The National Operation Controller, Independent Petroleum Marketers Association of Nigeria, Mr Mike Osatuyi, said that the implementation of the new freight rate would lead to petrol price increase.

He said, “Already, we are back to subsidy, and from the information I have which is confirmed, the Federal Government is subsidising about N1.8bn per day because 70 million litres are being pumped out every day now because the borders have been opened; I don’t know where the fuel is going.

“Government cannot afford subsidy, and there is no subsidy in the budget. So, the market fundamentals have to come to force now.
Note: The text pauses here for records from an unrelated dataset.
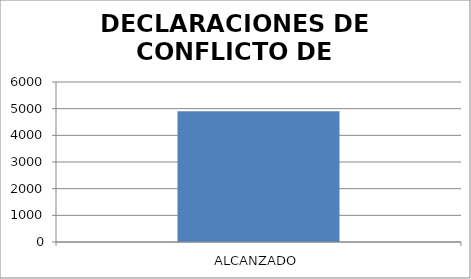
| Category | DECLARACIONES DE CONFLICTO DE INTERESES |
|---|---|
| ALCANZADO | 4899 |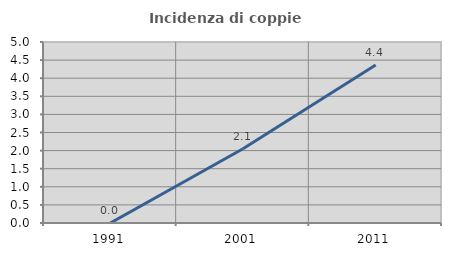
| Category | Incidenza di coppie miste |
|---|---|
| 1991.0 | 0 |
| 2001.0 | 2.051 |
| 2011.0 | 4.367 |

“Based on $56 per barrel of crude oil, our pump price should be about N186 to N190. But now that oil price has even gone to $59, then pump price should not be less than N200 per litre. There is no way Nigerians can avoid petrol price increase.

Osatuyi said the increase in oil prices had already pushed up the pump prices of diesel and kerosene in the country.

What you should know

  • The Federal Government had in September 2020, announced full deregulation of the downstream sector of the petroleum industry, saying that it will step back from fixing the price of petrol and allow market forces and crude oil price to determine the cost of the product.
  • The government removed petrol subsidy in March 2020 after reducing the pump price of the product to N125 per litre from N145 due to the crash in crude oil prices.
  • This was later increased from N121.50-N123.50 per litre in June to N140.80-N143.80 in July, N148-N150 in August, N158-N162 in September and N163-N170 in November.
  • The marketers still rely heavily on the Nigerian National Petroleum Corporation, which has been the sole importer of petrol into the country in recent years, for their petrol supply despite the deregulation of the downstream petroleum sector.
  • This is due to the inability of the private oil marketing companies to access foreign exchange at the official rates, which has hampered their efforts to resume petrol importation.